Sure, but that's hardly getting away from the problems of working at the NSA.


How can you disclose to the "private industry" what you did before then?


Imagine you are a hiring manager at Lockheed Martin, and you have two candidates' resumes in front of you:

One has a bunch of certifications, a TS/SCI with polygraph, a list of skills/technologies that overlap strongly with the ones you are interested in, work experience with your biggest customers (responsible for 85% of revenue), but only has very vague information about what he has done specifically. Everything looks like a good fit, but it is hard to tell for sure because of the vagueness.

The other has an excellent, detailed, resume listing several jobs in the purely private sector. Even though he has worked in large enterprises, they weren't DoD and so the technology overlap isn't quite as good.
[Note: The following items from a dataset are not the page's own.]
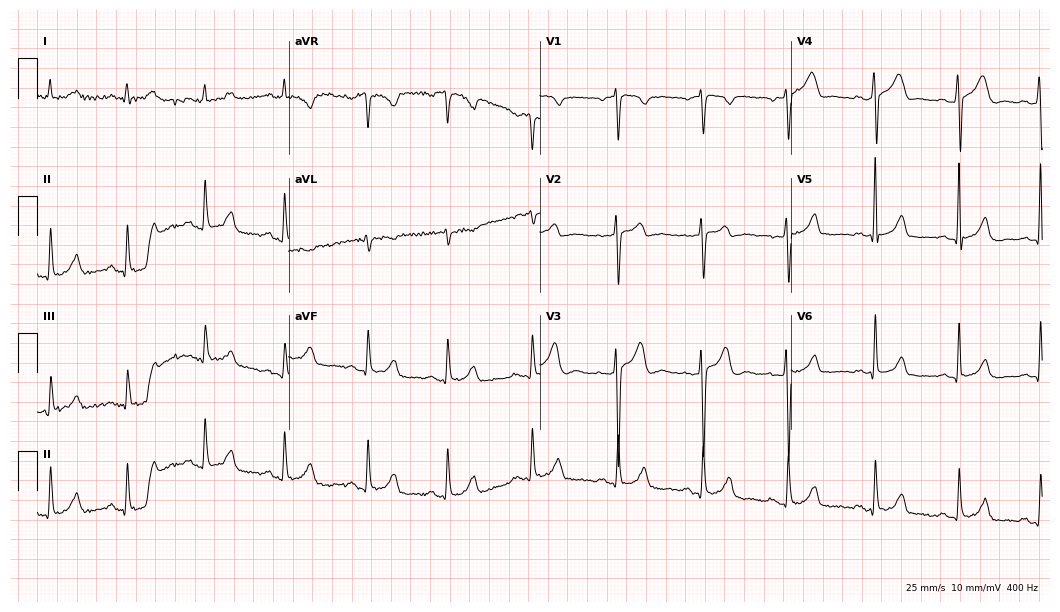
Resting 12-lead electrocardiogram. Patient: a male, 22 years old. Read as a normal ECG.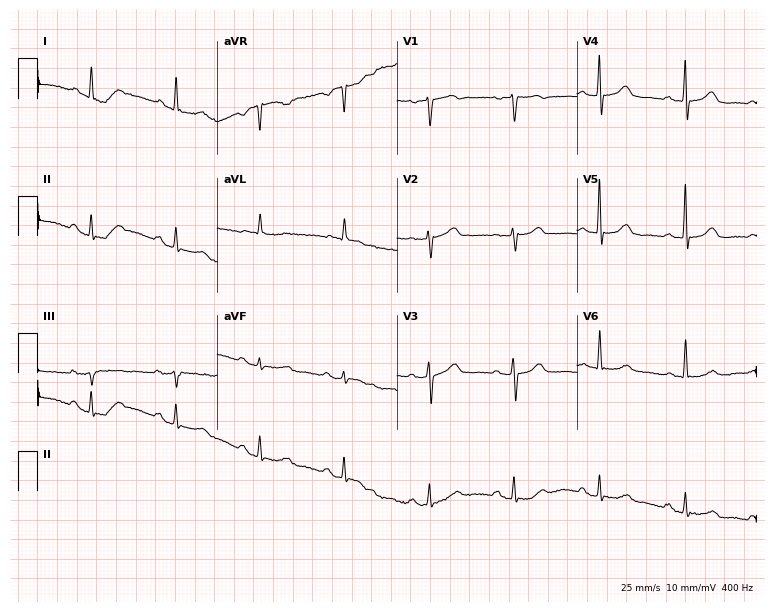
Resting 12-lead electrocardiogram. Patient: a female, 74 years old. None of these six findings is recorded: first-degree AV block, right bundle branch block, left bundle branch block, sinus bradycardia, atrial fibrillation, sinus tachycardia. Only these six findings were labelled.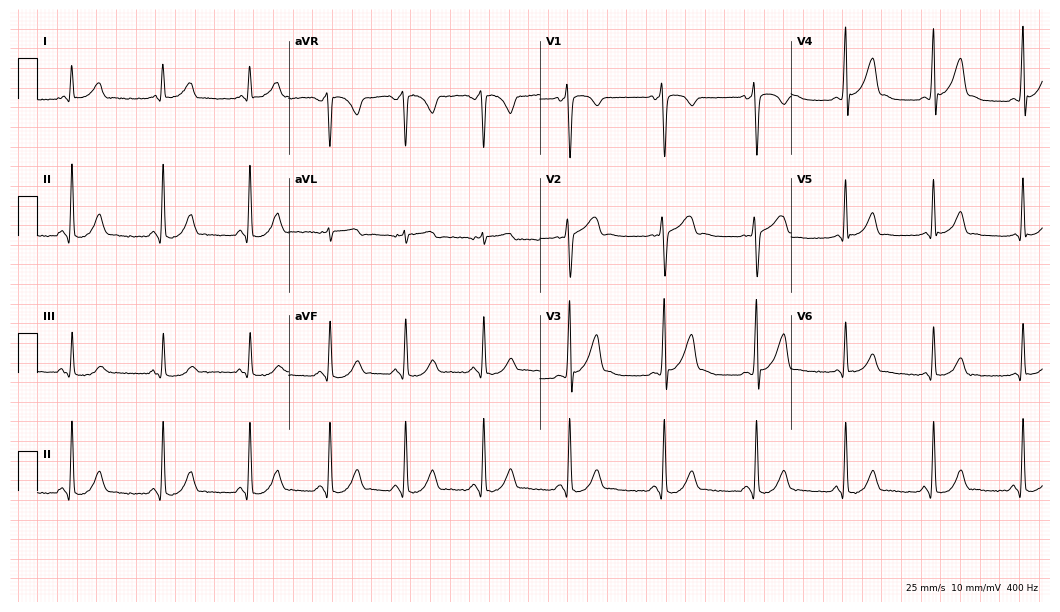
ECG (10.2-second recording at 400 Hz) — a male, 23 years old. Screened for six findings — first-degree AV block, right bundle branch block, left bundle branch block, sinus bradycardia, atrial fibrillation, sinus tachycardia — none is recorded.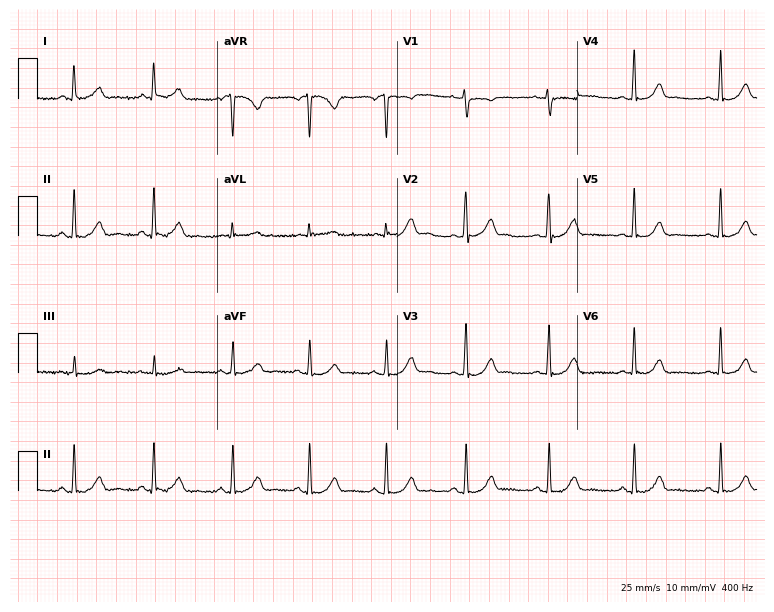
ECG — a 44-year-old woman. Screened for six findings — first-degree AV block, right bundle branch block (RBBB), left bundle branch block (LBBB), sinus bradycardia, atrial fibrillation (AF), sinus tachycardia — none is recorded.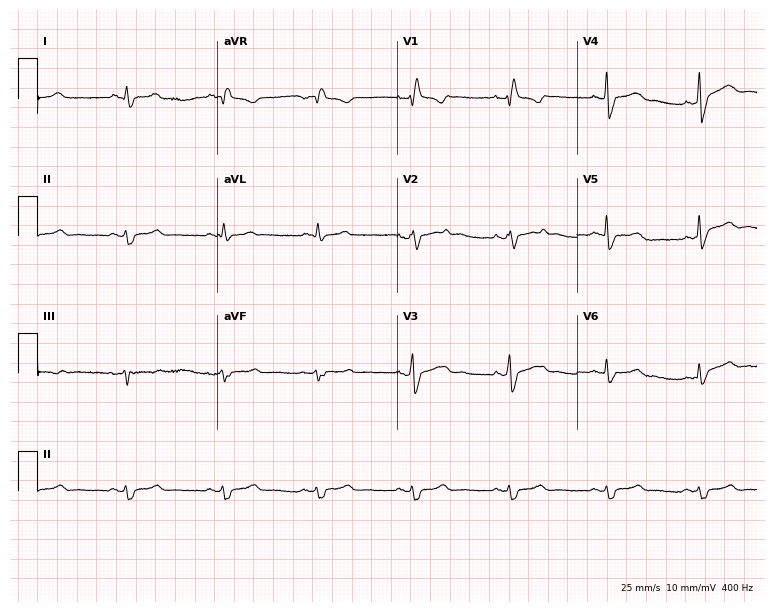
12-lead ECG (7.3-second recording at 400 Hz) from a 51-year-old female. Findings include right bundle branch block.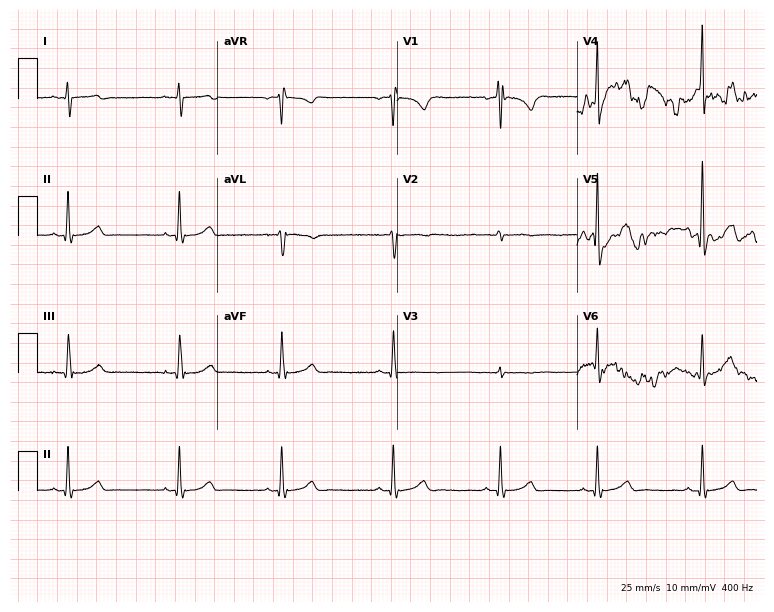
Electrocardiogram, a 21-year-old male patient. Overall reading on record: normal ECG.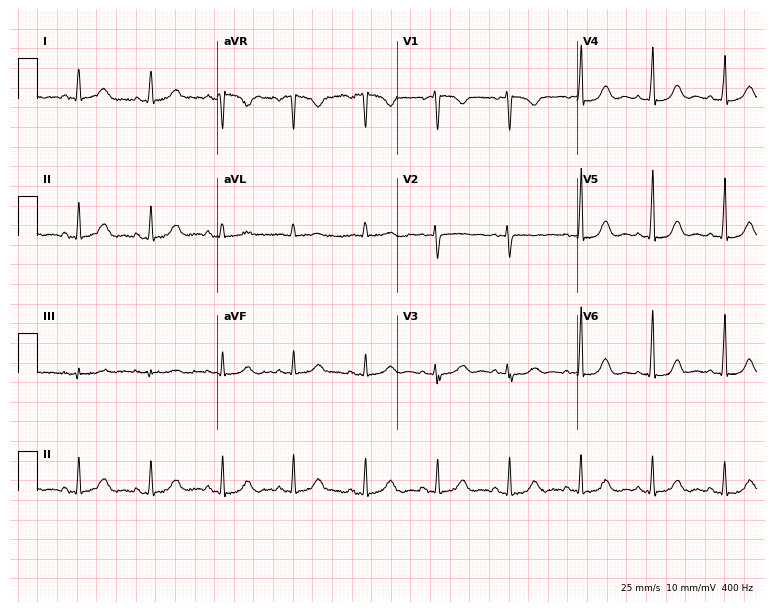
ECG — a female patient, 56 years old. Labelled as a normal ECG.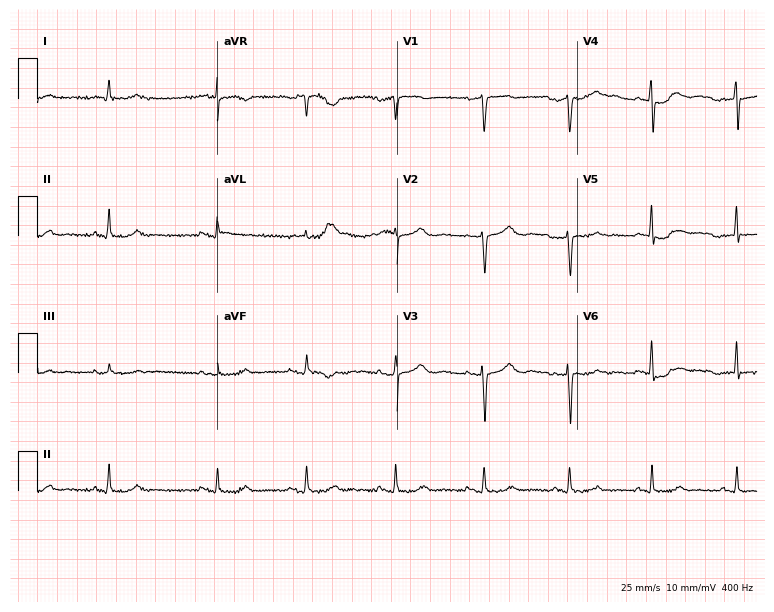
ECG — a 70-year-old male patient. Screened for six findings — first-degree AV block, right bundle branch block, left bundle branch block, sinus bradycardia, atrial fibrillation, sinus tachycardia — none is recorded.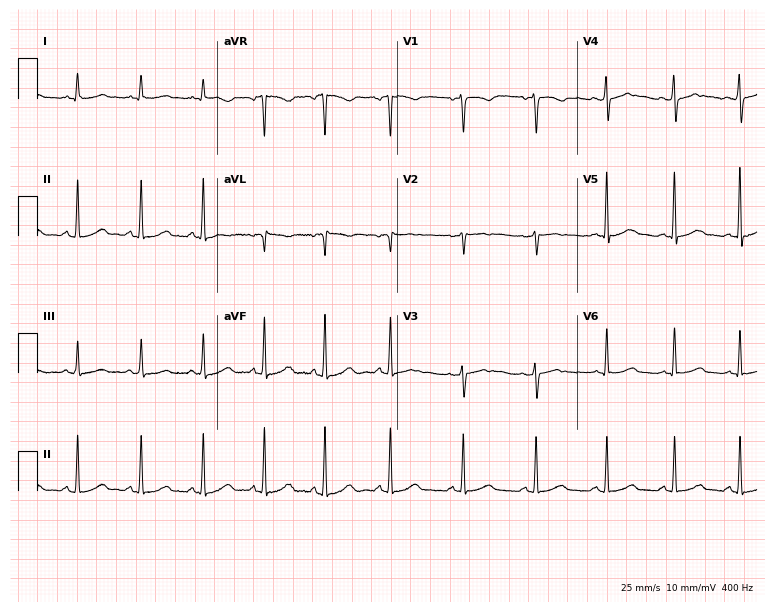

But by and large you think he'd be an excellent fit based on the projects he has undertaken so far.

It will cost you six figures and take at least many months to get the second candidate security cleared, which will be necessary before he can start working on the project you have in mind. He might fail to get cleared in which case you will have to start all over.

Who do you interview first?


This thought exercise suggests that someone with an NSA background will have significant trouble straying far from government-connected "private industry" work.


Like Palantir or AWS?


AWS, I'm interested. Care to explain a bit more?


GovCloud is pretty much AWS (I got the impression basically a separate DC, switches, racks, etc. - an airgap of some sort I guess) and is accredited for U//FOUO workloads, which is where a lot of work has shifted to make it easier for contractors that are having trouble clearing people to TS/SCI quickly as well as to be able to do some work on platforms outside of a SCIF.

Contrary to the prevailing popular opinion that defense is run by complete idiots, a lot of programs are run by extremely intelligent people... that have a litany of pressures that are completely contradictory that results in completely insane outcomes.


"Imagine you are a hiring manager at Lockheed Martin".

I'd say walking away from that job might be the best option. You're not part of the mil/industry complex any longer, you sleep better after the next drone bombing of civilians, based on intel received from RQ-170 or similar.

Folks from LM should all walk away.

Thank you.


It really depends on the project, but in my case, I could talk about technology, but not the specific problem we were trying to solve. I have the unclassified cover names listed on my resume as well.